Já Mãe Maria Helena Sampaio, yalorixá, griot e idealizadora da Quinta-Nagô, consolidou uma trajetória dedicada à preservação do axé ao integrar espiritualidade, arte-educação e musicalidade. Sua atuação também a tornou uma importante referência na luta contra o racismo e a intolerância religiosa e na valorização da tradição Nagô em Pernambuco.
Além das homenageadas, participam da programação a Mãe-Mestra Maria da Quixaba e a Yakekerê Helaynne Sampaio Olefun, fortalecendo o diálogo entre diferentes gerações de mulheres que mantêm vivas as tradições dos povos de terreiro.
"O conhecimento não está apenas nos livros. Ele vive no corpo, na palavra, no toque do tambor, nos modos de cuidar, cantar, vestir, celebrar e viver em comunidade. A mostra nasce do desejo de reconhecer essa sabedoria e sua centralidade na formação cultural do país. Também é um convite para refletir sobre os desafios enfrentados por mulheres negras, de terreiro e periféricas, afirmando seus direitos à cultura, à memória, à espiritualidade e à criação", afirma a curadoria.
A programação está organizada em três eixos: pela manhã, as rodas de conversa "Matrialidades da Música: Inaudíveis e Audíveis", à tarde, as oficinas formativas "Yorubantuquém" e, no início da noite, os pocket shows "Mães das Musicalidades Rituais", que celebram a força artística, espiritual e simbólica das mulheres de terreiro.
Durante toda a mostra, a Feira dos Povos reúne empreendedoras, artesãs, artistas e coletivos culturais, com apoio da Feira das Mulheres Pretas e da PeriFeira, promovendo o encontro entre o público e a economia do axé por meio de artesanato, arte indígena, gastronomia afro-brasileira e caribenha, literatura, moda e design.
A primeira edição da Mulher Tambor foi contemplada pelo Edital Mãe Gilda de Ogum, iniciativa do Ministério da Igualdade Racial em parceria com a Fundação Oswaldo Cruz (Fiocruz), voltada ao fortalecimento de ações desenvolvidas por terreiros e comunidades tradicionais de matriz africana em todo o país.

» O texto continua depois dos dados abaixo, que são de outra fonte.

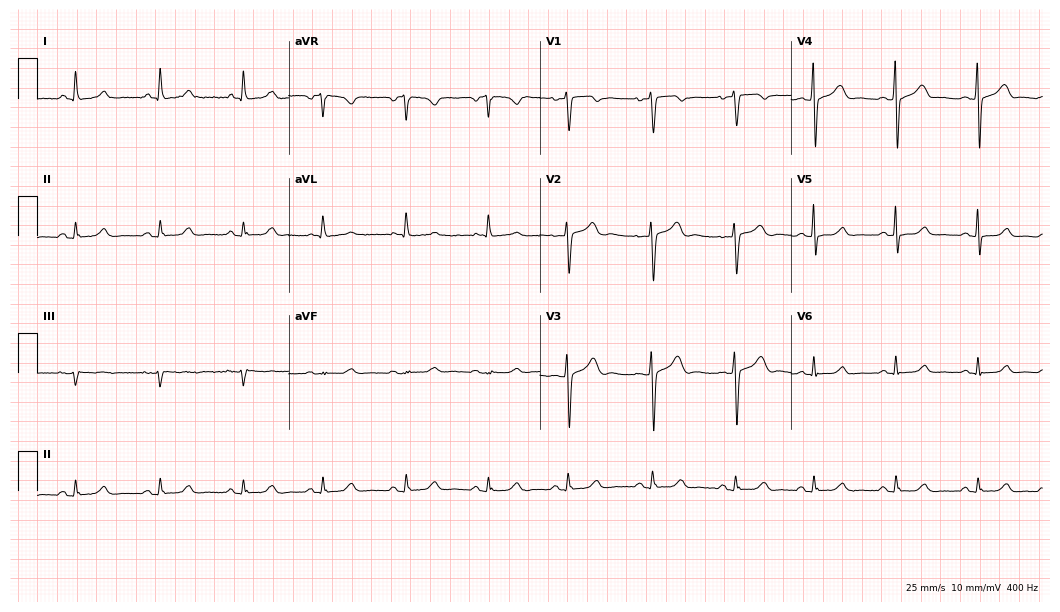
12-lead ECG from a female patient, 46 years old. Labelled as a normal ECG.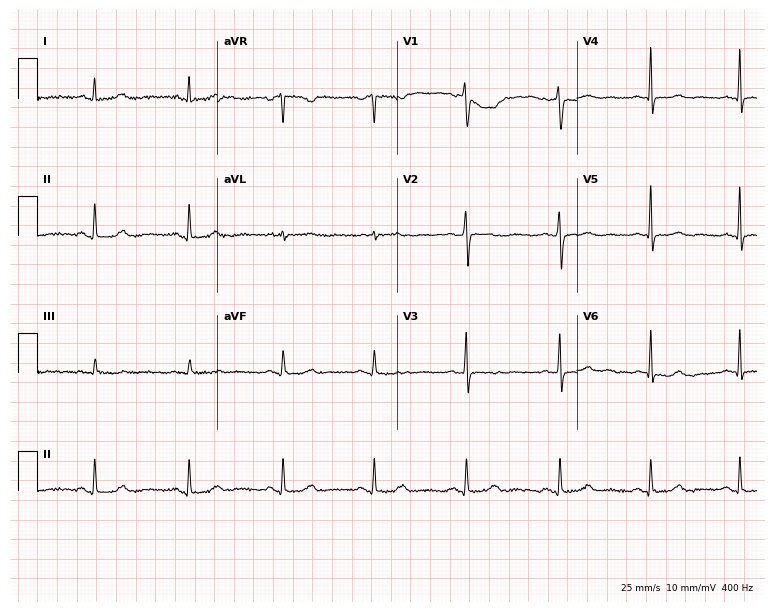
12-lead ECG (7.3-second recording at 400 Hz) from a 50-year-old woman. Screened for six findings — first-degree AV block, right bundle branch block, left bundle branch block, sinus bradycardia, atrial fibrillation, sinus tachycardia — none is recorded. Other findings, if any, are not listed.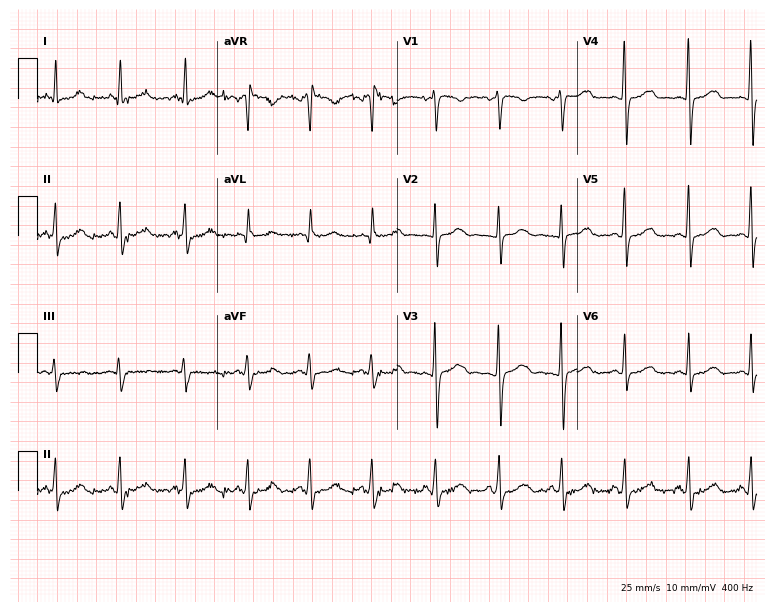
Electrocardiogram, a female, 33 years old. Overall reading on record: normal ECG.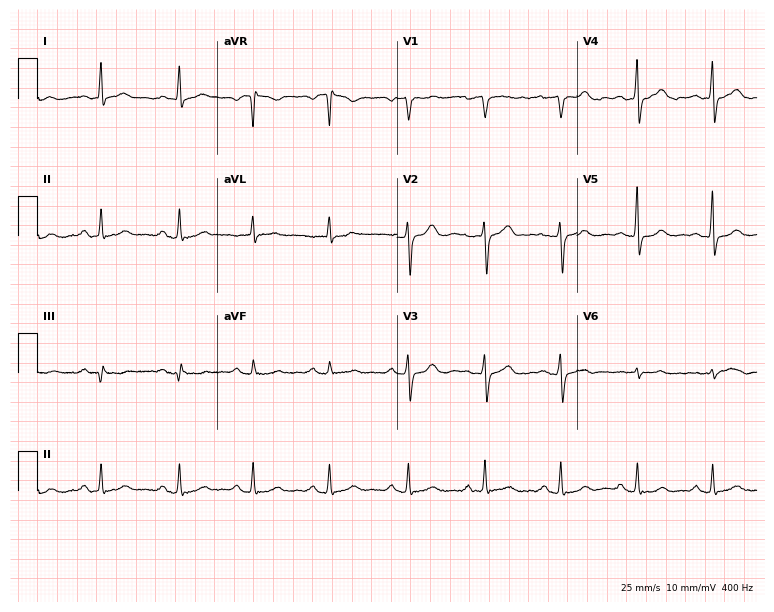
12-lead ECG from a 67-year-old female patient (7.3-second recording at 400 Hz). Recorded interpretation: within normal limits.

*Mãe Maria Helena Sampaio -* É educadora popular, Ìyálorixá, cantora, percussionista, bailarina, griot e Mestra da Cultura Popular, reconhecida pelo Ministério da Cultura em 2013. Com mais de 30 anos de atuação, dedica-se à preservação e difusão da cultura afro-brasileira, ao enfrentamento do racismo e da intolerância religiosa e à formação de novas gerações por meio de oficinas, cursos e projetos culturais.

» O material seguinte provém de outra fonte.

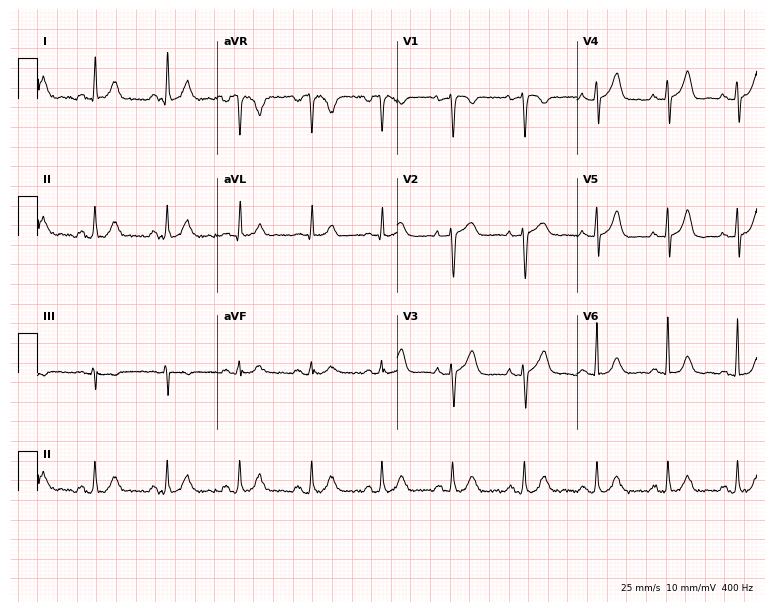
ECG — a 42-year-old woman. Labelled as a normal ECG.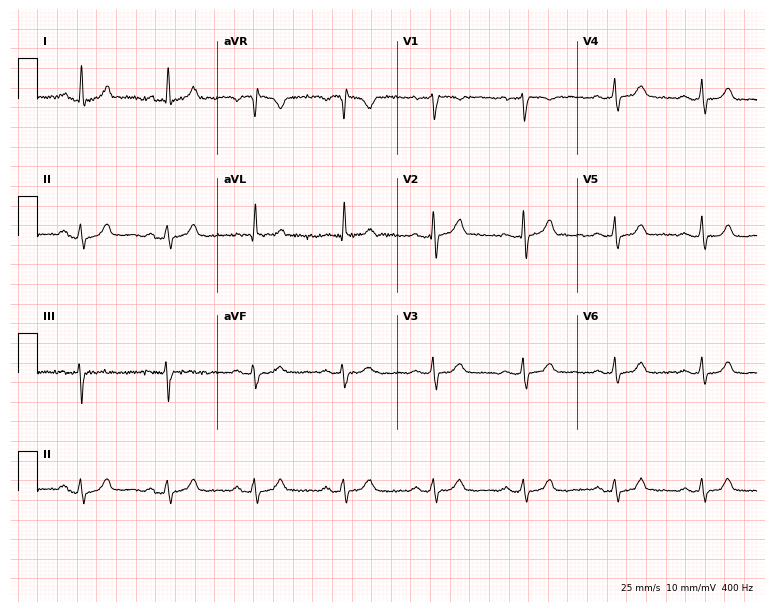
12-lead ECG from a 40-year-old female patient. No first-degree AV block, right bundle branch block (RBBB), left bundle branch block (LBBB), sinus bradycardia, atrial fibrillation (AF) or sinus tachycardia recorded for this tracing. Findings outside these six are not listed.

Fundadora do Afoxé Oyá Tokolê Owó (antigo Afoxé Oyá Alaxé) e idealizadora da Quinta Nagô, destacou-se como intérprete da tradição nagô, integrando diversos grupos e projetos culturais, além de participar de gravações e apresentações ao lado de importantes artistas. Também é conselheira de igualdade racial, fundadora da Rede de Mulheres de Terreiro de Pernambuco, idealizadora do projeto Irantí Atí Odí - Mímo, Memória e Fortalecimento e referência na valorização das tradições de matriz africana em Pernambuco.
*Mestra Joana Cavalcante -* É Yaquequerê do Ylê Axé Oxum Deym, arte-educadora, percussionista, compositora e uma das maiores referências da cultura popular pernambucana. Foi a primeira mulher a liderar uma Nação de Maracatu de Baque Virado, à frente da Nação Encanto do Pina, tornando-se símbolo da preservação das tradições afro-brasileiras e do protagonismo das mulheres de axé.

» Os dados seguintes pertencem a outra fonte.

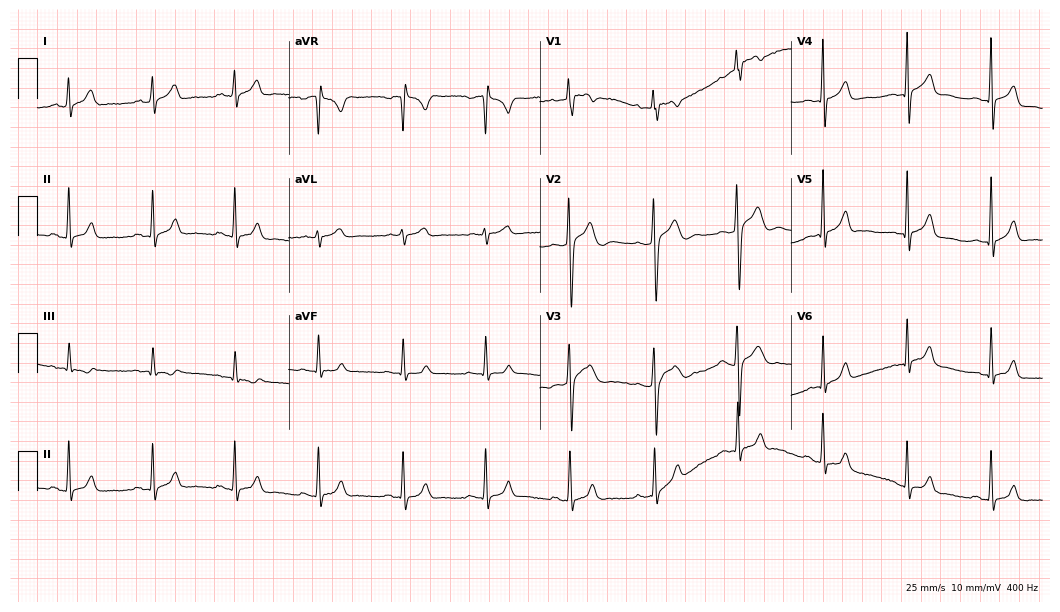
Resting 12-lead electrocardiogram. Patient: a 28-year-old male. Read as a normal ECG.

Fundadora do Maracatu Baque Mulher, do Mazuca da Quixaba e do projeto social Encantinho do Pina, desenvolve ações de formação, inclusão social e valorização da cultura de matriz africana no Brasil e no exterior. Reconhecida por sua atuação no combate ao racismo, ao machismo e à intolerância religiosa, recebeu diversos prêmios ao longo da carreira, entre eles o título de Patrimônio Vivo de Pernambuco, em 2025. Sua trajetória une ancestralidade, arte, educação e ativismo, inspirando novas gerações de mulheres e fortalecendo a cultura popular brasileira.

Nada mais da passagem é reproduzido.